__What to work on__
Extract the lines from the first one in the records below through the line containing "1.776 | -0.014 |", keeping both ends and leaving out any pictures.

__Supplied entries__
-.-.-
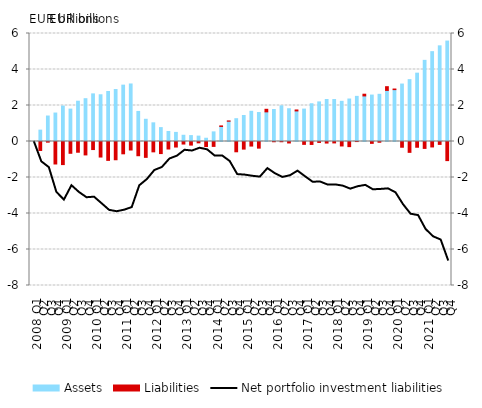
| Category | Assets | Liabilities |
|---|---|---|
| 2008 Q1 | 0 | 0 |
| Q2 | 0.631 | -0.498 |
| Q3 | 1.415 | -0.036 |
| Q4 | 1.581 | -1.249 |
| 2009 Q1 | 1.969 | -1.283 |
| Q2 | 1.8 | -0.655 |
| Q3 | 2.238 | -0.596 |
| Q4 | 2.378 | -0.745 |
| 2010 Q1 | 2.646 | -0.447 |
| Q2 | 2.595 | -0.863 |
| Q3 | 2.778 | -1.048 |
| Q4 | 2.887 | -1.014 |
| 2011 Q1 | 3.131 | -0.684 |
| Q2 | 3.196 | -0.473 |
| Q3 | 1.669 | -0.79 |
| Q4 | 1.235 | -0.881 |
| 2012 Q1 | 1.037 | -0.575 |
| Q2 | 0.771 | -0.671 |
| Q3 | 0.556 | -0.417 |
| Q4 | 0.505 | -0.308 |
| 2013 Q1 | 0.346 | -0.141 |
| Q2 | 0.328 | -0.2 |
| Q3 | 0.299 | -0.075 |
| Q4 | 0.181 | -0.281 |
| 2014 Q1 | 0.534 | -0.271 |
| Q2 | 0.835 | 0.031 |
| Q3 | 1.126 | 0.016 |
| Q4 | 1.267 | -0.571 |
| 2015 Q1 | 1.445 | -0.423 |
| Q2 | 1.678 | -0.254 |
| Q3 | 1.609 | -0.369 |
| Q4 | 1.647 | 0.142 |
| 2016 Q1 | 1.776 | -0.014 |
| Q2 | 1.981 | -0.014 |
| Q3 | 1.819 | -0.082 |
| Q4 | 1.699 | 0.052 |
| 2017 Q1 | 1.801 | -0.159 |
| Q2 | 2.097 | -0.164 |
| Q3 | 2.2 | -0.052 |
| Q4 | 2.333 | -0.087 |
| 2018 Q1 | 2.331 | -0.079 |
| Q2 | 2.232 | -0.248 |
| Q3 | 2.36 | -0.285 |
| Q4 | 2.507 | -0.003 |
| 2019 Q1 | 2.532 | 0.095 |
| Q2 | 2.579 | -0.103 |
| Q3 | 2.621 | -0.042 |
| Q4 | 2.838 | 0.207 |
| 2020 Q1 | 2.883 | 0.033 |
| Q2 | 3.191 | -0.319 |
| Q3 | 3.436 | -0.603 |
| Q4 | 3.796 | -0.32 |
| 2021 Q1 | 4.508 | -0.384 |
| Q2 | 4.992 | -0.303 |
| Q3 | 5.314 | -0.16 |
| Q4 | 5.579 | -1.062 |
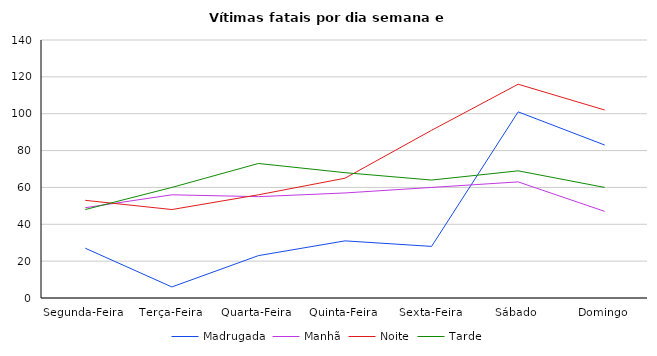
| Category | Madrugada | Manhã | Noite | Tarde |
|---|---|---|---|---|
| Segunda-Feira | 27 | 49 | 53 | 48 |
| Terça-Feira | 6 | 56 | 48 | 60 |
| Quarta-Feira | 23 | 55 | 56 | 73 |
| Quinta-Feira | 31 | 57 | 65 | 68 |
| Sexta-Feira | 28 | 60 | 91 | 64 |
| Sábado | 101 | 63 | 116 | 69 |
| Domingo | 83 | 47 | 102 | 60 |
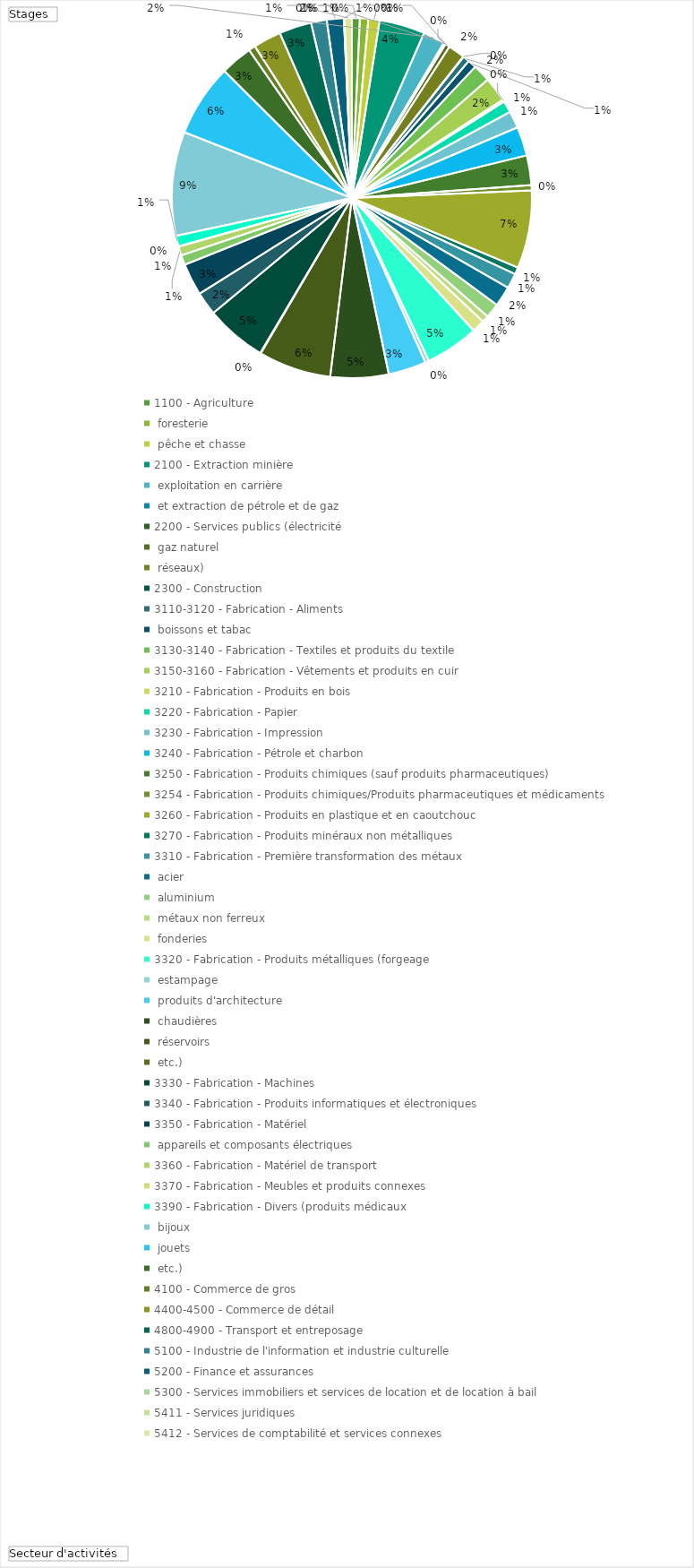
| Category | Total |
|---|---|
| 1100 - Agriculture, foresterie, pêche et chasse | 69 |
| 2100 - Extraction minière, exploitation en carrière, et extraction de pétrole et de gaz | 74 |
| 2200 - Services publics (électricité, gaz naturel, réseaux) | 99 |
| 2300 - Construction | 401 |
| 3110-3120 - Fabrication - Aliments, boissons et tabac | 191 |
| 3130-3140 - Fabrication - Textiles et produits du textile | 15 |
| 3150-3160 - Fabrication - Vêtements et produits en cuir | 3 |
| 3210 - Fabrication - Produits en bois | 41 |
| 3220 - Fabrication - Papier | 147 |
| 3230 - Fabrication - Impression | 4 |
| 3240 - Fabrication - Pétrole et charbon | 58 |
| 3250 - Fabrication - Produits chimiques (sauf produits pharmaceutiques) | 75 |
| 3254 - Fabrication - Produits chimiques/Produits pharmaceutiques et médicaments | 155 |
| 3260 - Fabrication - Produits en plastique et en caoutchouc | 218 |
| 3270 - Fabrication - Produits minéraux non métalliques | 20 |
| 3310 - Fabrication - Première transformation des métaux, acier, aluminium, métaux non ferreux, fonderies | 103 |
| 3320 - Fabrication - Produits métalliques (forgeage, estampage, produits d'architecture, chaudières, réservoirs, etc.) | 148 |
| 3330 - Fabrication - Machines | 256 |
| 3340 - Fabrication - Produits informatiques et électroniques | 261 |
| 3350 - Fabrication - Matériel, appareils et composants électriques | 46 |
| 3360 - Fabrication - Matériel de transport | 685 |
| 3370 - Fabrication - Meubles et produits connexes | 61 |
| 3390 - Fabrication - Divers (produits médicaux, bijoux, jouets, etc.) | 133 |
| 4100 - Commerce de gros | 178 |
| 4400-4500 - Commerce de détail | 128 |
| 4800-4900 - Transport et entreposage | 59 |
| 5100 - Industrie de l'information et industrie culturelle | 113 |
| 5200 - Finance et assurances | 470 |
| 5300 - Services immobiliers et services de location et de location à bail | 33 |
| 5411 - Services juridiques | 334 |
| 5412 - Services de comptabilité et services connexes | 511 |
| 5413 - Architecture, génie et services connexes | 639 |
| 5414 - Services spécialisés de design | 5 |
| 5415 - Conception de systèmes informatiques et services connexes | 537 |
| 5416 - Services de conseils en gestion et de conseils scientifiques et techniques | 206 |
| 5417 - Services de recherche et de développement scientifiques | 282 |
| 5418 - Publicité, relations publiques et services connexes | 86 |
| 5419 - Autres services professionnels, scientifiques et techniques | 80 |
| 5500 - Gestion de sociétés et d'entreprises | 2 |
| 5600 - Services administratifs, services de soutien, services de gestion des déchets et services d'assainissement | 94 |
| 6100 - Services d'enseignement | 913 |
| 6200 - Soins de santé et assistance sociale | 638 |
| 7100 - Arts, spectacles et loisirs | 281 |
| 7200 - Services d'hébergement et de restauration | 60 |
| 8100 - Autres services (sauf les administrations publiques) | 245 |
| 9110 - Administration publique - Fédérale | 285 |
| 9120 - Administrations publiques - Provinciales et territoriales | 138 |
| 9130 - Administrations publiques - Locales, municipales et régionales | 150 |
| 9140 - Administrations publiques - Communautés autochtones | 1 |
| 9190 - Administration publique - Organismes publics internationaux ou extra-territoriaux | 4 |
| 9998 - À déterminer | 65 |
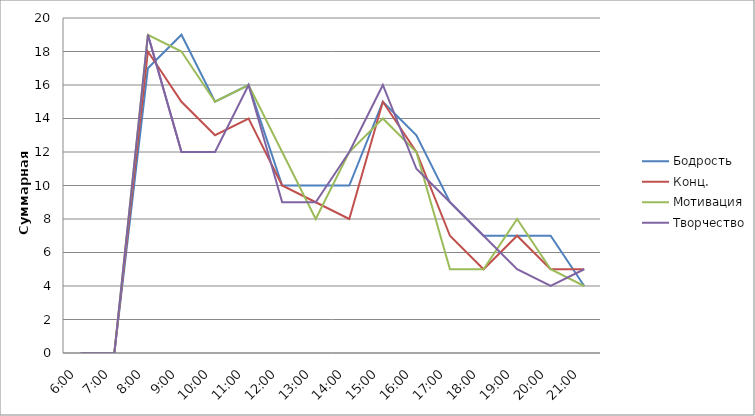
| Category | Бодрость | Конц. | Мотивация | Творчество |
|---|---|---|---|---|
| 0.25 | 0 | 0 | 0 | 0 |
| 0.2916666666666667 | 0 | 0 | 0 | 0 |
| 0.3333333333333333 | 17 | 18 | 19 | 19 |
| 0.375 | 19 | 15 | 18 | 12 |
| 0.4166666666666667 | 15 | 13 | 15 | 12 |
| 0.4583333333333333 | 16 | 14 | 16 | 16 |
| 0.5 | 10 | 10 | 12 | 9 |
| 0.5416666666666666 | 10 | 9 | 8 | 9 |
| 0.5833333333333334 | 10 | 8 | 12 | 12 |
| 0.625 | 15 | 15 | 14 | 16 |
| 0.6666666666666666 | 13 | 12 | 12 | 11 |
| 0.7083333333333334 | 9 | 7 | 5 | 9 |
| 0.75 | 7 | 5 | 5 | 7 |
| 0.7916666666666666 | 7 | 7 | 8 | 5 |
| 0.8333333333333334 | 7 | 5 | 5 | 4 |
| 0.875 | 4 | 5 | 4 | 5 |
-.-.-
__Response to the exercise__
| Category | Assets | Liabilities |
|---|---|---|
| 2008 Q1 | 0 | 0 |
| Q2 | 0.631 | -0.498 |
| Q3 | 1.415 | -0.036 |
| Q4 | 1.581 | -1.249 |
| 2009 Q1 | 1.969 | -1.283 |
| Q2 | 1.8 | -0.655 |
| Q3 | 2.238 | -0.596 |
| Q4 | 2.378 | -0.745 |
| 2010 Q1 | 2.646 | -0.447 |
| Q2 | 2.595 | -0.863 |
| Q3 | 2.778 | -1.048 |
| Q4 | 2.887 | -1.014 |
| 2011 Q1 | 3.131 | -0.684 |
| Q2 | 3.196 | -0.473 |
| Q3 | 1.669 | -0.79 |
| Q4 | 1.235 | -0.881 |
| 2012 Q1 | 1.037 | -0.575 |
| Q2 | 0.771 | -0.671 |
| Q3 | 0.556 | -0.417 |
| Q4 | 0.505 | -0.308 |
| 2013 Q1 | 0.346 | -0.141 |
| Q2 | 0.328 | -0.2 |
| Q3 | 0.299 | -0.075 |
| Q4 | 0.181 | -0.281 |
| 2014 Q1 | 0.534 | -0.271 |
| Q2 | 0.835 | 0.031 |
| Q3 | 1.126 | 0.016 |
| Q4 | 1.267 | -0.571 |
| 2015 Q1 | 1.445 | -0.423 |
| Q2 | 1.678 | -0.254 |
| Q3 | 1.609 | -0.369 |
| Q4 | 1.647 | 0.142 |
| 2016 Q1 | 1.776 | -0.014 |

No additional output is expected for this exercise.